This post is in response to a comment I received from a man named Austin here. His criticisms are ones frequently heard by Evangelicals, so Catholics and Evangelicals might both do well to read on.
First off, thanks for following up, and proving me too much a cynic. I think your second comment crystallizes quite well the areas upon which we disagree: rituals, teaching authority, and how to understand the Church.
A. Weekly Mass-Going
The two “rituals” you cite to, weekly Mass-going and annual confession, are both Scriptural. The notion of a weekly Sabbath is obviously Scriptural (Exodus 20:8-10), and in the New Covenant, this was transferred to Sunday to honor Jesus’ Resurrection (John 20:1). This is to be group worship, not the sort of private prayer we’re called to offer up constantly (1 Thes 5:16-18). For this reason, Hebrews warns us not to forsake the Assembly (Hebrews 10:23-25). I had a post on this very subject, if you’re interested.

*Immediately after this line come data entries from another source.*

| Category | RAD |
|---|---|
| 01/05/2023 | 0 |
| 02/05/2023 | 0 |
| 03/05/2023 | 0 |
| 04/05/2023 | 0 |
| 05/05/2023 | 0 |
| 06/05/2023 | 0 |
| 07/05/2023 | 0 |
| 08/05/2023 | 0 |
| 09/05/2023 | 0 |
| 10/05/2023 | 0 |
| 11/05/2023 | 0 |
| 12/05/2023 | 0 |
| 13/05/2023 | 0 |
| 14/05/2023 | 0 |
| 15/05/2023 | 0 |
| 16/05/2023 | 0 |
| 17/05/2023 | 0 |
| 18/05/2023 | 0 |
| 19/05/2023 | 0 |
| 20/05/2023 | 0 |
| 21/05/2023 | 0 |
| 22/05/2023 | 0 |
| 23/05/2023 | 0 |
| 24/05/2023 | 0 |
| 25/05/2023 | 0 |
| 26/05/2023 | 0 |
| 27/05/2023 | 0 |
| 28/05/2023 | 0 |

So the Book of Hebrews views it as a sin to miss church. What’s not said is how frequently or infrequently one should go. How often should the church assembly meet, at what time, etc.? Scripture doesn’t provide a clear answer that, but someone has to. There are three principles at work within the Catholic Church – weekly Mass (the fulfillment of the Sabbath), the minimum; daily Mass (the fulfillment of the daily Manna), the ideal; and holy days (the fulfillment of the Jewish liturgical celebrations). So the norm in Catholicism is weekly Mass attendance (unless that’s impractical), and those holy days set by the Church in that area, while Catholics are encouraged (but not required) to go as frequently as possible, even daily.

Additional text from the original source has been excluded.